The dispute has divided the principal food-industry associations.
The Food Marketing Institute here (representing retailers) and Food Distributors International, Falls Church, Va. (representing wholesalers) have lined up on the pro-fee, anti-regulation side.
The United Fresh Fruit and Vegetable Association, Alexandria, Va., and the Independent Bakers Association, here, have voiced opposition to the fees as financially burdensome and often arbitrary.
Both sides had the opportunity to air their views at a recent House Judiciary Committee hearing. The meeting followed a September hearing on slotting fees by the Senate Small Business Committee, which is still investigating the issue. The Federal Trade Commission and the U.S. Department of Agriculture are also each in the midst of their own inquiries.
No legislation has been announced to address slotting fees, but interest from the administration and on Capitol Hill in the issue remains keen.
Slotting fees are charged suppliers by many supermarkets and wholesalers as a means to offset the cost and risk of carrying products. The fees, however, vary from company to company, ranging from new product-entry fees to annual maintenance fees for longterm products. The size of the fee also often dictates how much shelf space a product receives and where on a shelf it is placed.
The many kinds of charges levied suppliers are of concern to FTC investigators, testified William K. Tom, the FTC's deputy director of the Bureau of Competition. Tom characterized the term slotting fee as covering "an extremely broad range of conduct, some of it clearly unlawful, some clearly lawful."
The illegal realm would involve under-the-table payments to a retail purchasing agent from a supplier, which would amount to commercial bribery, Tom said. Slotting fees charged a supplier by a retailer for carrying a product would fall under a legal contract, Tom said.
However, Tom cited some legal "gray areas" being weighed by agency officials in their slotting-fee investigation. "For example...strong buyers, such as supermarket chains, are demanding large up-front payments not tied to volume.
Nicholas A. Pyle, vice president of legislative affairs at the IBA, testified before the committee that bakers don't oppose paying for in-store promotions, such as when a product is featured on the end of a shelf. "These charges provide the product manufacturer with some value beyond shelf space," Pyle said.

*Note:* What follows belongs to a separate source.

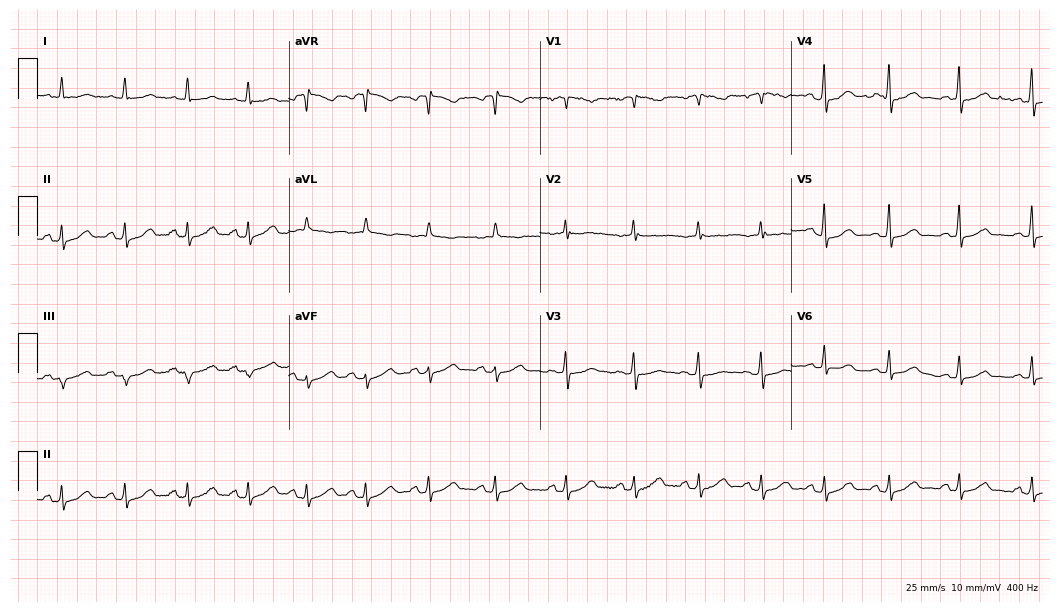
Resting 12-lead electrocardiogram (10.2-second recording at 400 Hz). Patient: a 60-year-old female. Read as a normal ECG.

However, he labeled as "payola, commercial bribery, extortion and simply a shakedown" fees charged for simply carrying products, as in the example cited by the FTC's Tom.
Tim Hammonds, the FMI's president and chief executive officer, reiterated retailers' defense for slotting fees. "Slotting is a rational and natural marketplace response to the scarcity of shelf space and the proliferation of new products with very high failure rates," he testified.

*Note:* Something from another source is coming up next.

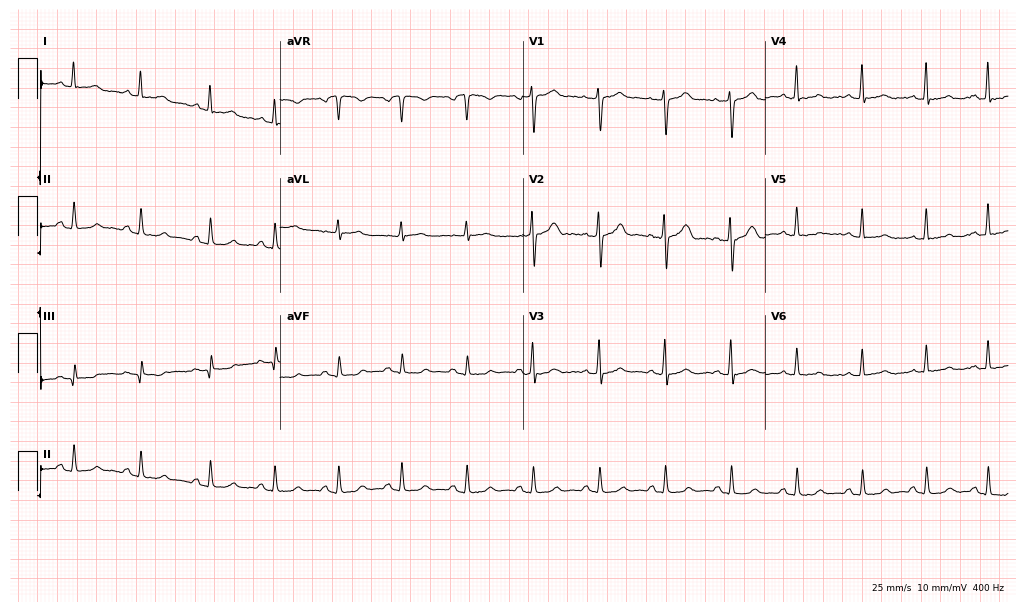
12-lead ECG from a female, 40 years old. Recorded interpretation: within normal limits.

In his testimony, Hammond also quoted from a recent SN article about the intense competition among suppliers for shelf space. "Quite simply, the roster of products vying for a spot in the produce section is growing faster than the amount of store real estate allocated to produce," the article said. "It also makes the retail produce executive's job one of the more challenging -- and at times frustrating -- in the store."
John Gray, FDI's executive vice president and general counsel, said the cost to wholesalers handling a myriad of products for different retailers is even more a reason for charging slotting fees.
"Slotting allowances in today's marketplace exist as a form of insurance paid by manufacturers to accommodate their desire to keep new and innovative items flowing into the supply chain while compensating wholesalers for handling these items and bearing the ultimate risk of their appeal to consumers," Gray said.